## Supplied material

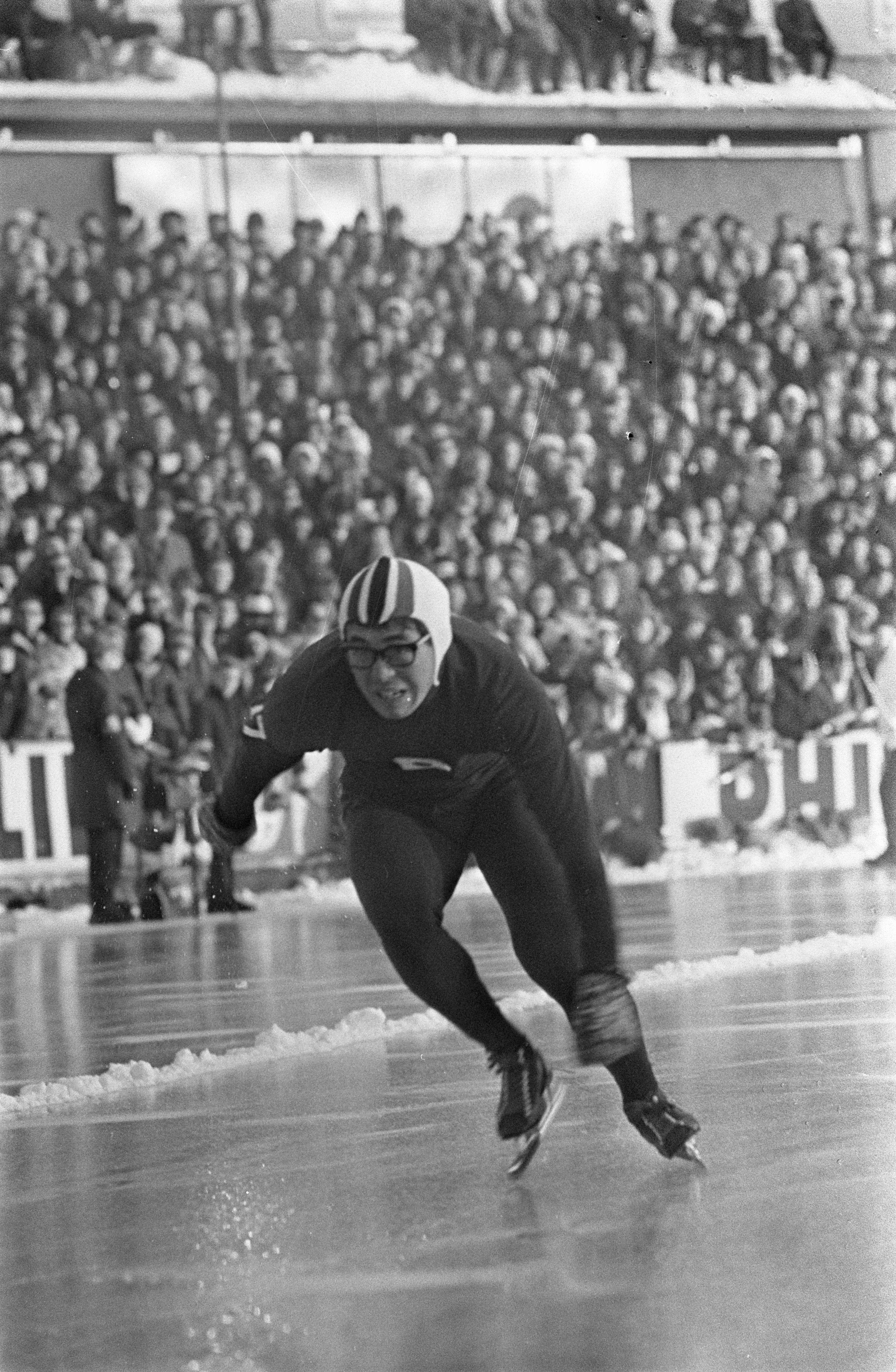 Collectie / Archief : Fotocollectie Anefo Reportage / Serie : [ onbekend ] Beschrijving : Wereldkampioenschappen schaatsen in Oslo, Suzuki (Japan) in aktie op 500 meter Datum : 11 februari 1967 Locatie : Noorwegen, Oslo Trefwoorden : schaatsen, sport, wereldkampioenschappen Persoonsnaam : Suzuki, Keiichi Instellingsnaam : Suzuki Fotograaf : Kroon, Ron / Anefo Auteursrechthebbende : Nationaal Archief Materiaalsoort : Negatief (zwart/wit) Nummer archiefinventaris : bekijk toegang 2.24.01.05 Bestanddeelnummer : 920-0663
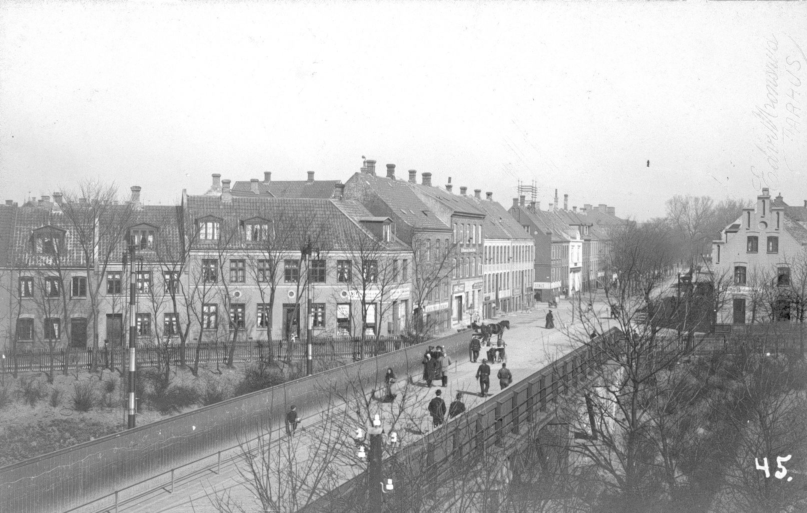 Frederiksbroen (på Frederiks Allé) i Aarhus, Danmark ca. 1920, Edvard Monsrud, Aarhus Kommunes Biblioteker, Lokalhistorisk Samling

* * *

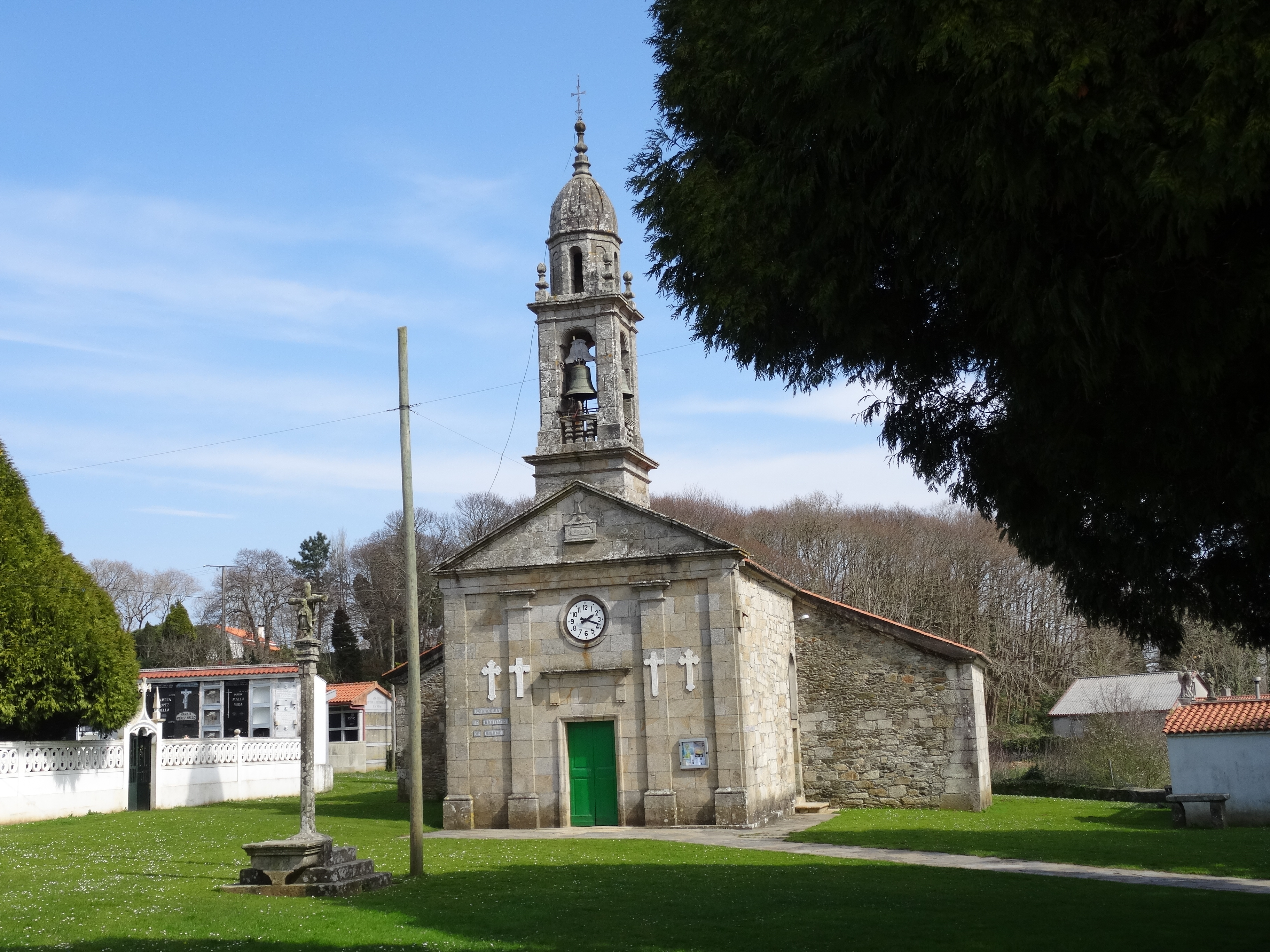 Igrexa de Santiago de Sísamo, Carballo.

## What needs to be done
Within the listing above, find the line containing "Collectie / Archief" and the line containing "Frederiksbroen (på Frederiks". Transcribe them and everything between them exactly, leaving out the pictures.

## Output for this exercise
 Collectie / Archief : Fotocollectie Anefo Reportage / Serie : [ onbekend ] Beschrijving : Wereldkampioenschappen schaatsen in Oslo, Suzuki (Japan) in aktie op 500 meter Datum : 11 februari 1967 Locatie : Noorwegen, Oslo Trefwoorden : schaatsen, sport, wereldkampioenschappen Persoonsnaam : Suzuki, Keiichi Instellingsnaam : Suzuki Fotograaf : Kroon, Ron / Anefo Auteursrechthebbende : Nationaal Archief Materiaalsoort : Negatief (zwart/wit) Nummer archiefinventaris : bekijk toegang 2.24.01.05 Bestanddeelnummer : 920-0663
 Frederiksbroen (på Frederiks Allé) i Aarhus, Danmark ca. 1920, Edvard Monsrud, Aarhus Kommunes Biblioteker, Lokalhistorisk Samling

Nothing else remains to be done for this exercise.